Secondary teachers: 6*

* secondary teachers include part-time instructors for certain subject areas

Alaska Onward to Excellence in the Yupiit Schools

In October 1992, notices began to appear in the communities of Akiachak, Akiak, and Tuluksak announcing "The First Onward to Excellence Meeting" to be held in each of the local schools, hosted by the Yupiit School District AOTE leadership team. The announcement in Tuluksak indicated that "it is important that Elders and community members come and help plan for the future of their children." These meetings were the first of what became a series of well-attended community gatherings over the next several years, focusing on involving elders, parents, students and teachers in the remaking of the YSD educational programs through what was characterized as "not just another project, but a long journey."

The initial community meetings focused peoples attention on identifying and articulating the particular values and beliefs that they wished to pass on to the next generation, out of which a mission statement for the school district and a set of student goals were formulated.
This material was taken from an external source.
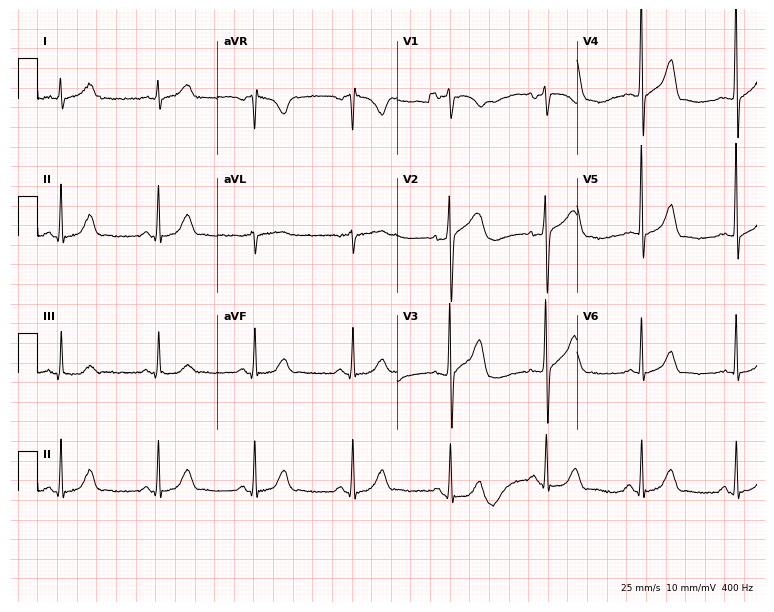
12-lead ECG from a 46-year-old male patient. Recorded interpretation: within normal limits.

The following mission and student goals were adopted by the YSD Board in May, 1993:

The mission of the Yupiit School District and community is to ensure that all students master the basic skills, develop self-confidence, become self-reliant, possess knowledge of traditional Yup'ik ways, become fluent in Yup'ik and English languages, establish healthy life styles, become lifelong learners, and succeed in any environment.

Goal A: Know the way of life and history of Yup'ik families and what is important to know from the outside world as a result of living and functioning in both cultures. Students shall become the best educated Yup'ik hunters, fishers, and gatherers in the world.

Goal B: Be prepared for further education and work.

Goal C: Have respect and a positive attitude toward life and learning, school, self and a harmonious community.

Goal D: Be a law abiding citizens regardless of where one lives.

Goal E: Be able to read, write and speak both the Yup'ik and English languages.

Implementing the Yupiit School District Mission and Goals

Once the AOTE process had helped the Yupiit School District establish a direction for itself, the next step was to implement the goals that would achieve the mission adopted by the board. Following a series of meetings, each village selected one of the goals on which to focus its school improvement efforts. At the same time, they articulated several areas of concern that would need to be addressed to achieve the YSD mission:

  • Given high staff turnover, we need a plan and direction (mission and goals) to have some stability over time. But there is some staff resistance to full community partnership. There are some principals and teachers who don't want the community setting the direction.
  • The decline in student performance at elementary and high school levels is a concern as well as the peer pressure to not succeed (doing well in school is not "cool").
  • High expectations and accountability. Teachers need to set high expectations and standards and people need to be accountable for results (e.g., all kindergarten students will perform up to grade level). But accountability does not mean people losing their jobs. It means people taking responsibility for the failure to meet a high standard and making adjustments next year.
  • Importance of parent/home support for student success in postsecondary school. We need to define in specific terms the kind of support from families that will help young people succeed in college. We need to move beyond talking only generally about parent support and define and communicate what that means.
  • There is a tension between the Western model of education and the Native priority on language and culture. This becomes a problem with high staff turnover (many teachers discover they can't handle village life) and there is a need to continually educate new teachers. This means that time must be found for staff development.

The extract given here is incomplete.